At the Gym: Hammering AwayLots of problems here:
Few fat people keep up consistent gym regimens, but those who do tend to hammer away at some part of themselves. They do 30 minute grueling death marches on the stair master or relentlessly work their abs on those great big plastic balls. You'll find few fat weight lifters at the gym, and few on the treadmills for more than a visit or two. Pilates classes, however, are full of fat folks - none of whom ever seem to slim down. They flock to pilates because they feel that by Crunching! Away! Again! And Again! at the muscles beneath their swelling tummies, they'll melt away The Problem.
Failure to keep up consistent gym regimens
Establishing a regular gym habit requires taking steps to ensure that exercise feels like a good, pleasant thing to do. The trick is to carefully pace your first few workouts (or the first few workouts after a long break). I had some suggestions in Exercise Workouts: The "Wuss" Strategy
Hammering away at yourself
Fat people starve themselves by skipping breakfast and/or lunch. They abuse their bodies with cycles of gorging and fasting. They eat foods that leave them feeling lousy, and their perennial diets feel like suffering. And those who go to the gym tend to punish their bodies with unpleasant, highly repetitive workouts. Can you spot the pattern?

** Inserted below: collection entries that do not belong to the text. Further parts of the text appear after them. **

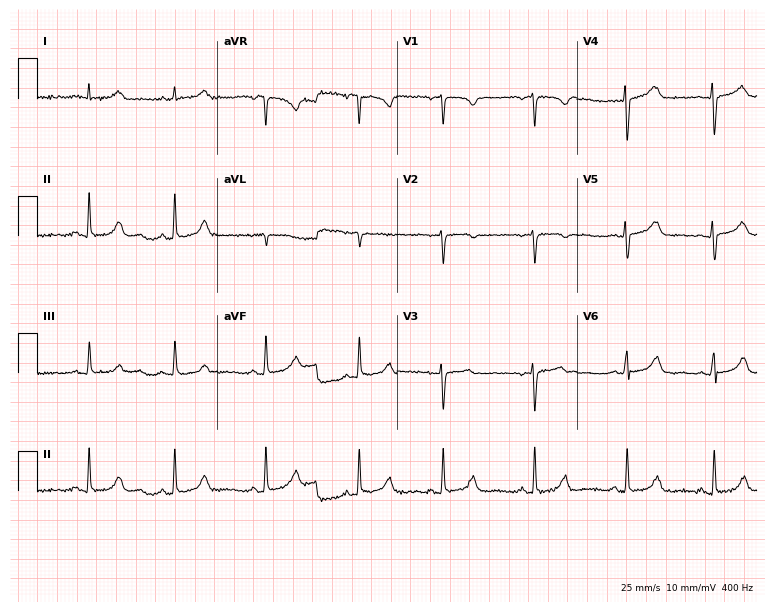
Resting 12-lead electrocardiogram (7.3-second recording at 400 Hz). Patient: a woman, 43 years old. None of these six findings is recorded: first-degree AV block, right bundle branch block, left bundle branch block, sinus bradycardia, atrial fibrillation, sinus tachycardia. Other findings, if any, are not listed.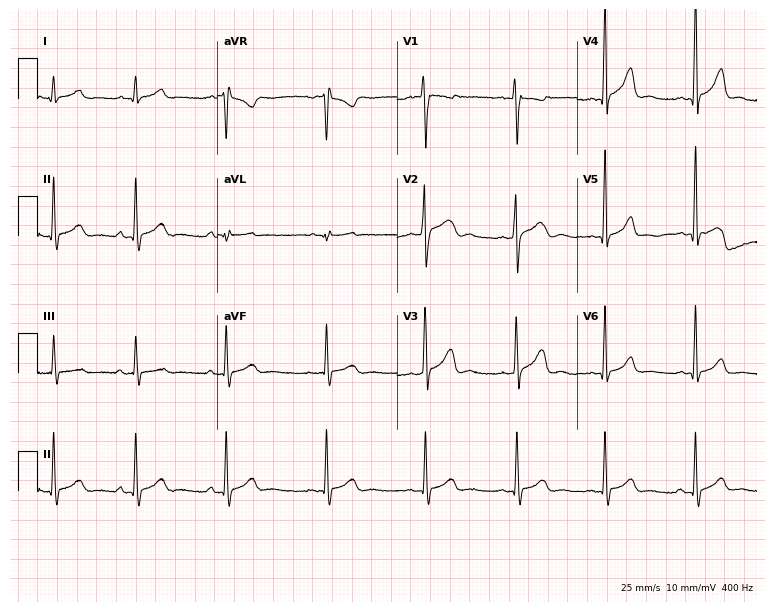
Electrocardiogram (7.3-second recording at 400 Hz), a man, 17 years old. Overall reading on record: normal ECG.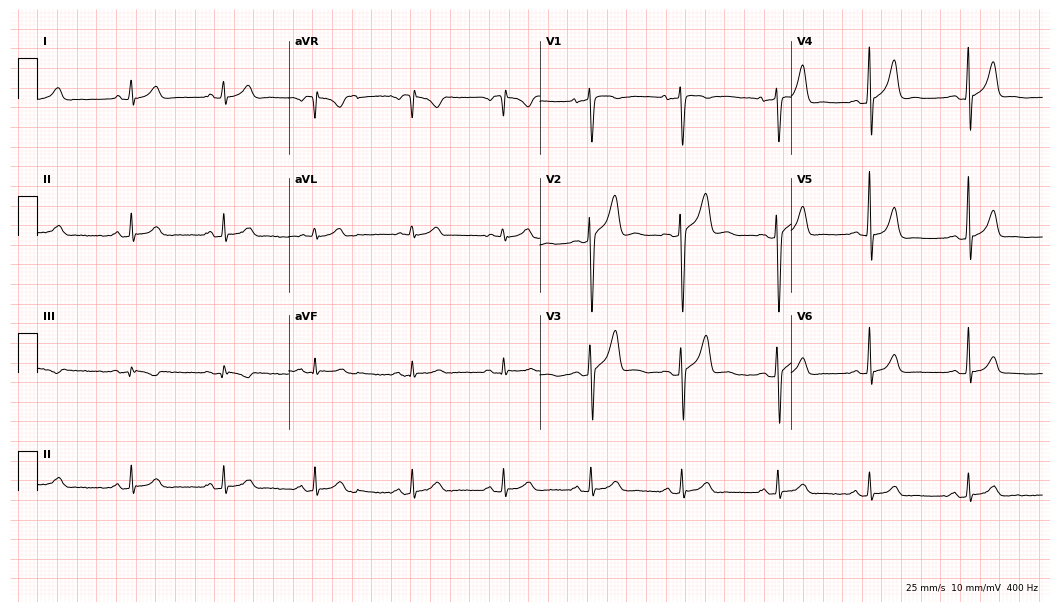
Standard 12-lead ECG recorded from a 32-year-old man. None of these six findings is recorded: first-degree AV block, right bundle branch block, left bundle branch block, sinus bradycardia, atrial fibrillation, sinus tachycardia.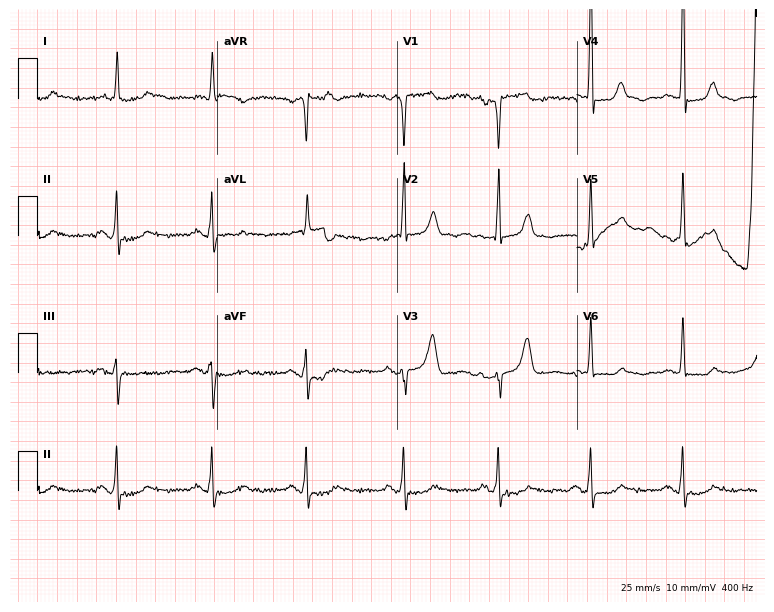
Standard 12-lead ECG recorded from a woman, 85 years old. None of these six findings is recorded: first-degree AV block, right bundle branch block (RBBB), left bundle branch block (LBBB), sinus bradycardia, atrial fibrillation (AF), sinus tachycardia.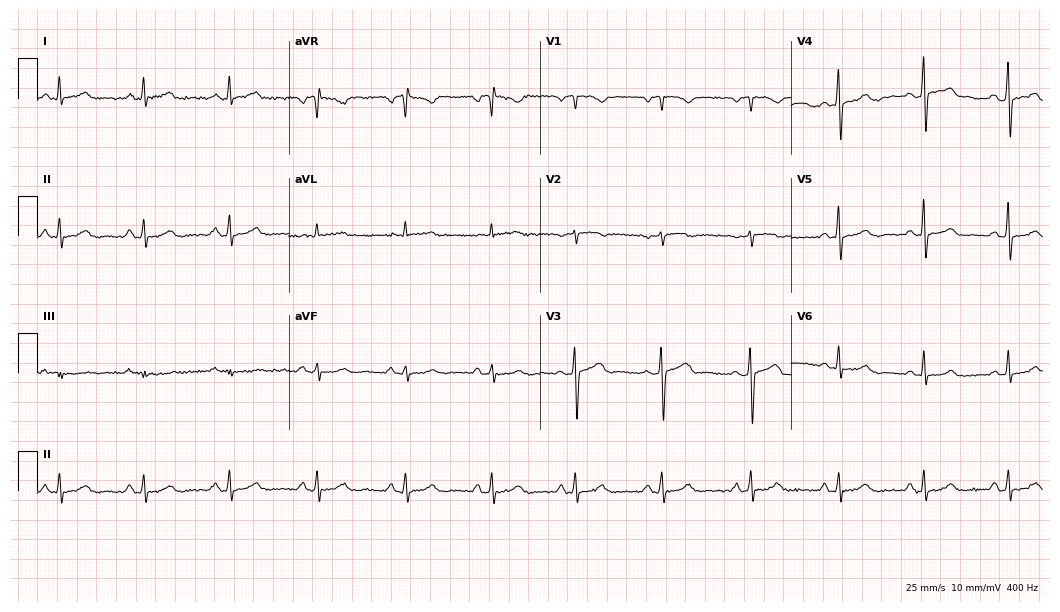
Resting 12-lead electrocardiogram. Patient: a female, 48 years old. Read as a normal ECG.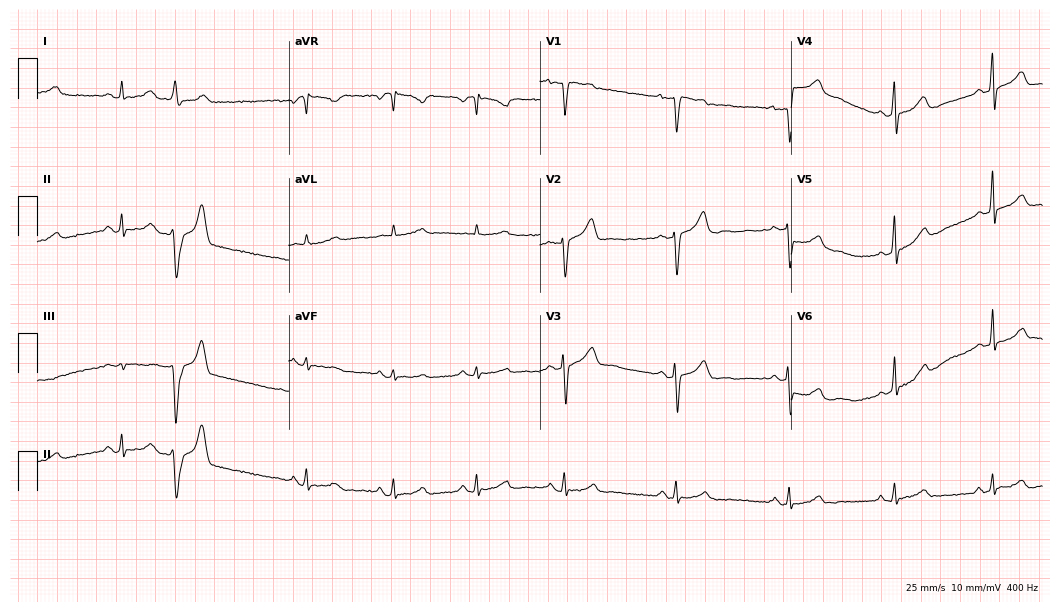
ECG — a female, 25 years old. Screened for six findings — first-degree AV block, right bundle branch block, left bundle branch block, sinus bradycardia, atrial fibrillation, sinus tachycardia — none is recorded. Other findings, if any, are not listed.

You got into this problem via blithe insensitivity to your body's natural balances. Your body has many ways of maintaining health and harmony, but you've been overriding them from the get go. Your weight issues are not the result of lazy capitulation to an evil, sinning body with which you're at odds. They are the result of your having stubbornly overrided, again and again, your body's efforts to right itself. So the solution isn't to punish your body further by forcing it into yet more relentless extremes.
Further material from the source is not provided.